2018 · Boots Riley
A reading · through the lens of theory
Boots Riley's debut is built around one of contemporary cinema's most precise pieces of mise-en-scène: when Cassius Green dials a cold call, his desk physically crashes through the floor and lands inside the prospect's home — interrupting a dinner, a funeral, a couple's argument. The device refuses metaphor; the frame's own architecture performs the argument about telemarketing as home invasion, staging a social violation as spatial fact. That impulse toward literalization accelerates, by the third act, into the impulse-image at its most unguarded. WorryFree's equisapiens — workers bioengineered into horse-human hybrids for maximum labor extraction — materialize what Deleuze called the "degraded originary world," the swamp-space where capitalism's hidden drives surface as flesh: no longer metaphor, but breeding stock.

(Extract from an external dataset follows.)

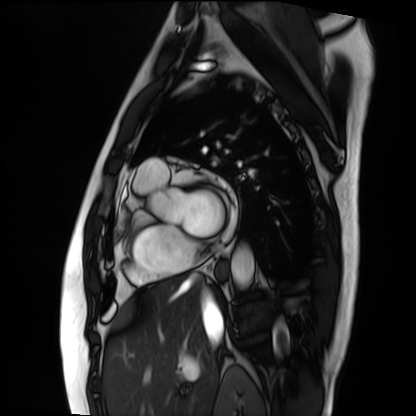
Cardiac MRI. Subject group: patient.

Riley inherits this Buñuelian territory, though the film's sharpest craft debt runs to Robert Downey Sr.'s Putney Swope (1969), whose post-dubbed white voice — Downey's own replacing his Black lead's — Riley redeploys as Cash's performed vocal identity, David Cross's register emerging from Lakeith Stanfield's mouth. That mismatch is the film's powers of the false operating in full: Cash acquires genuine institutional power through a narration that has abandoned the true, a forgery so productive it reshapes reality, until the system's own deeper counterfeit — WorryFree's promise of security masking permanent indenture — swallows him inside it.